Feed in Tariff Reductions Up to September 30th 2015 DECC allowed community energy projects to lock in a feed in tari­ff rate for up to 12 months. We have been able to do this and guarantee the current rate (11.7 p/kWh), RPI linked, for the 20 year period of the FIT. Our 12 month period began at the end of  September  2015. We are confident we can complete installation and register for the FIT in time.  In the unlikely event this is not achieved, investors' money will be returned. 

1. General investment risks

The value of shares is fixed at £1 per share. Off­er shares will not be transferable or traded on a recognised stock exchange, but only buyable back by Brent Pure Energy.

2. Risks associated with the assumptions

The RPI and cost increase rates are variable and unpredictable. FiT is linked to the RPI, but so, directly and indirectly, are some of the costs, therefore variance within recent RPI ranges will not have a major impact on profit. Energy cost inflation may prove to be more volatile; it is expected to rise ahead of inflation on average but will probably do so in an irregular fashion. In the last decade, electricity prices have risen by an average of 8% per annum. If this trend continues, the schools will benefit increasingly. Revenue may surge ahead of projections in the short term but fall back to trend later, or vice versa; alternative energy sources might in the long run reduce energy cost in real terms and so reverse recent inflationary trends and erode profit. The Board will need to review actual revenue and developing trends before making interest payments or allocating funds to the Community Benefit fund. In order of priority, income goes to PV maintenance and insurance, capital repayment fund, investor interest, then Community Benefit Fund.

3. Risks specific to Brent Pure Energy

Warranties and insurances will be in place in the event of mechanical or electrical breakdown of the equipment.

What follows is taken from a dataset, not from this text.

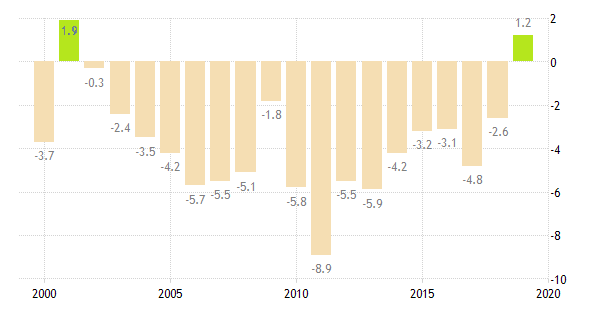 Cari işlemler dengesi. IMF Data and Statistics
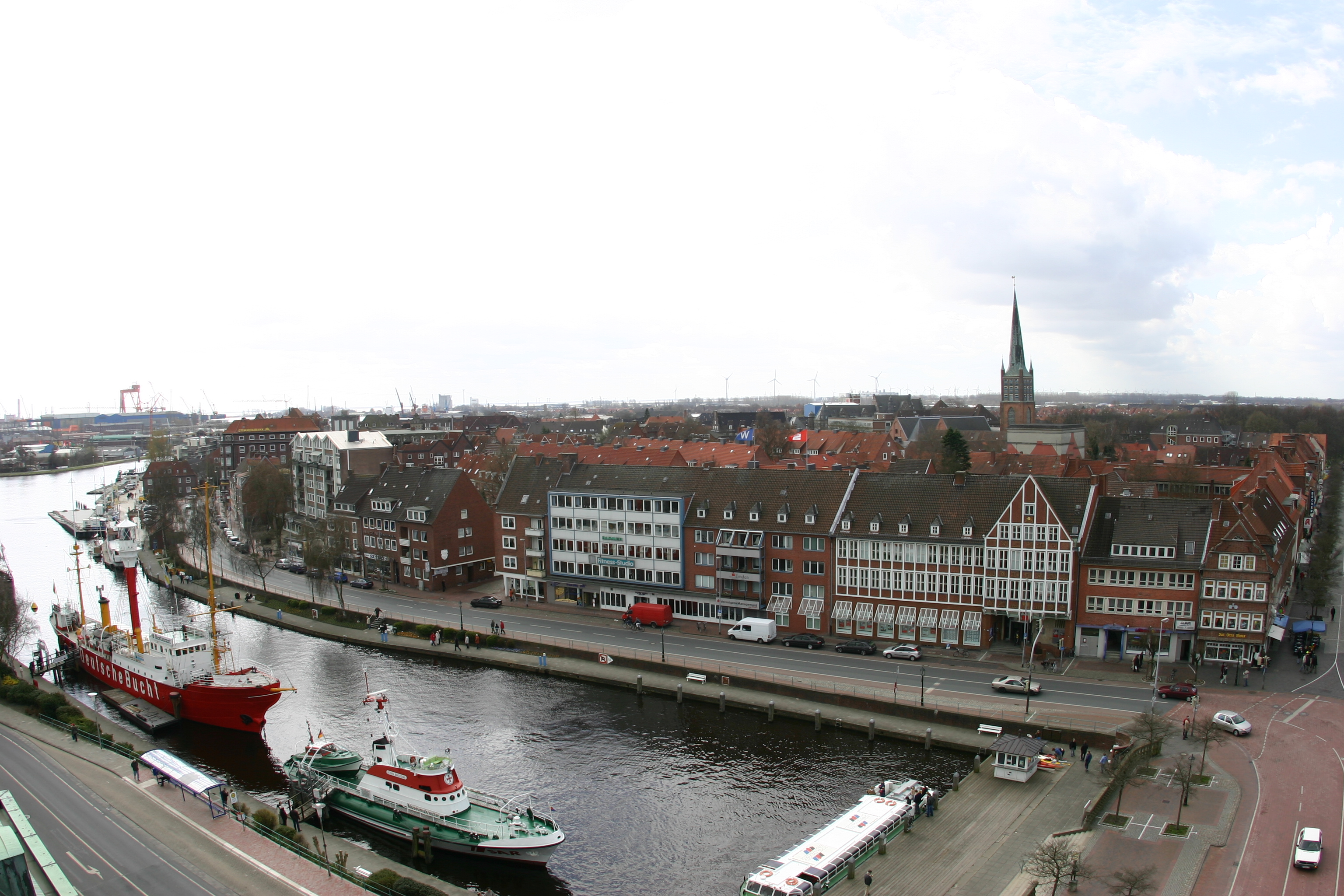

Complete failure and loss of revenue through breakdown is reduced through the use of multiple inverters and the system will be monitored and managed to minimise interruptions to supply. Accidental and malicious damage will also be covered under insurance and public liability insurance.  BPE will take out Directors and Officers Insurance.

4. Renewable energy industry risks

Government policy towards renewable energy may change, although long-term commitments relating to the FiT make this unlikely, since FiTs are part of primary legislation and thus difficult to change. Throughout the operation of the FiT the Government has maintained the commitment to the process of ‘grandfathering’ which ensures that whatever tariff a project is registered for at the commencement of operation, the tariff will remain the same for the duration of the FiT period, (20 years in the case of this project). This payment will also be linked to the Retail Price Index. Projections are based on current FiT rates on the assumption that we are able to comply with preliminary registration through Ofgem regulations. The Board is unable to guarantee that this will be possible so a lower FiT rate may apply. Any changes that threaten the projected financial viability before the end of the share issue would result in the Co-operative returning funds received from prospective members at the end of the Share Offer period.

Disclaimer: Nothing in the wording of this website constitutes an offer or contract. The financial information is provisional and is provided for illustrative purposes only.  Anyone interested in investing in the society will need to read the share offer which will provide full and definitive details of the investment offer. The share offer document will be available for download from this website in April.